Pay attention. Not just to what sounds good, but to what feels sourced. Wisdom that comes from lived experience has a particular texture. It doesn’t just name the wound. It knows where the wound came from. It knows what the room smelled like. It knows the specific weight of that particular grief. AI can study the pattern of healing language. It cannot replicate the scar tissue that gives that language its authority.


And I want to be clear about something, because my integrity requires it.


I am a love-hate fan of AI. Genuinely. I use it. I collaborate with it. I am consistently blown away by what it makes possible for creators, healers, educators, and innovators who have historically been locked out of the tools of production. If we approach this technology with consciousness and genuine responsibility, I believe we can co-design a world that lives beyond what any of us can currently imagine. I mean that. I am not a hater. I am not afraid of the future.



But I am afraid of the past repeating itself inside a new machine.

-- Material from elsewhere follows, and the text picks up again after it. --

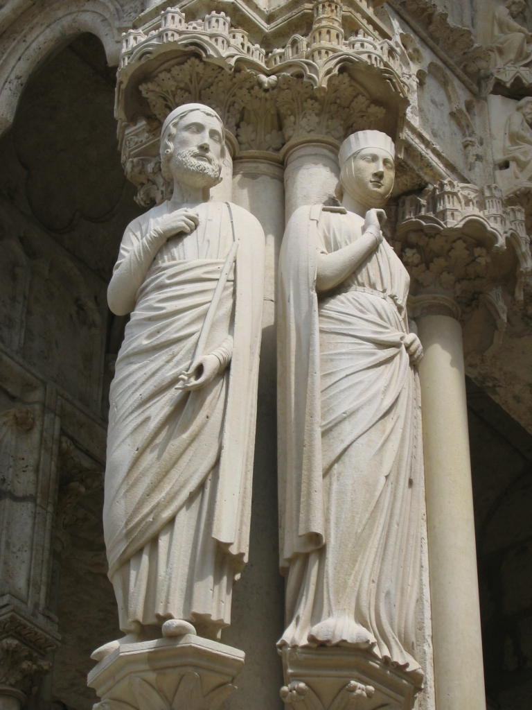 Porche Nord, portail central de la cathédrale de Chartres, statues de gauche

Because here is what I also see. The same technology that can liberate can just as easily be used to run the oldest playbooks in new costumes. Jim Crow had a dress code. Digital exploitation does not. What we are now watching is the integration of our deepest cultural archetypes, our elders, our griots, our healers, our embodied joy, with a modern swag and a rizz so precisely calibrated it bypasses your critical thinking and lands directly in your longing.


That is not innovation. That is manipulation with better lighting. It is Jezebel 3.0. It is emasculation with a baritone voice and silver locs. It is the stereotype dressed up in ancestral clothing, seducing your unconscious while someone who does not know your name collects the check.

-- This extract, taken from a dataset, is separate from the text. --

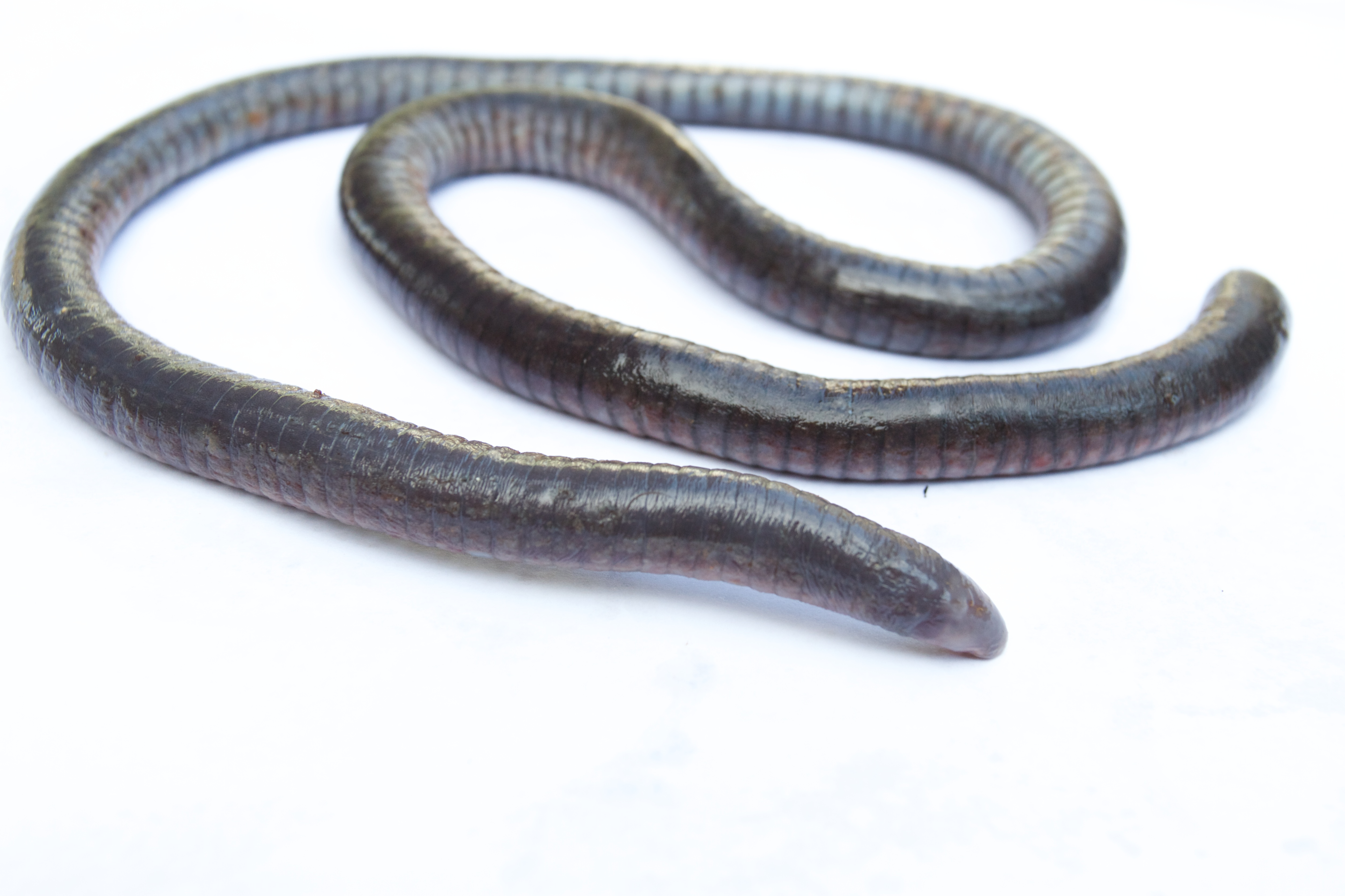 Oscaecilia ochrocephala

The technology is not the villain. The intention behind it is.

This is why I am writing today. Not to make you afraid. Fear is not a sustainable navigation system. But I do want you awake.



People of the diaspora have been disappeared and silenced for a very long time. Our stories have been extracted, repackaged, and sold back to us in forms that profit everyone except us. Technology has now made it possible to do this without even a human face attached to the operation.


That is not progress. That is the same wound with a new delivery mechanism.

And yes, I want to say this clearly: apply this same discernment to me. I have letters behind my name. I have years of clinical training, lived experience, and genuine love for this community behind every word I publish.


But do not take that on faith alone. Read critically. Ask questions. Notice how things land in your body, not just your mind. Your intuition is a diagnostic tool and it was given to you for exactly this moment.


Not everyone creating content in this space has pure intentions. Some people have identified that there is a significant financial opportunity in the healing economy of the diaspora, and they have positioned themselves accordingly, whether or not they have ever sat with the pain they claim to understand.


Take your time. Use your discernment. Research what you are given before you build your wellness on it. And if something feels so right and so wrong at the same time, trust that feeling. It is trying to tell you something true.


Your healing deserves a real source.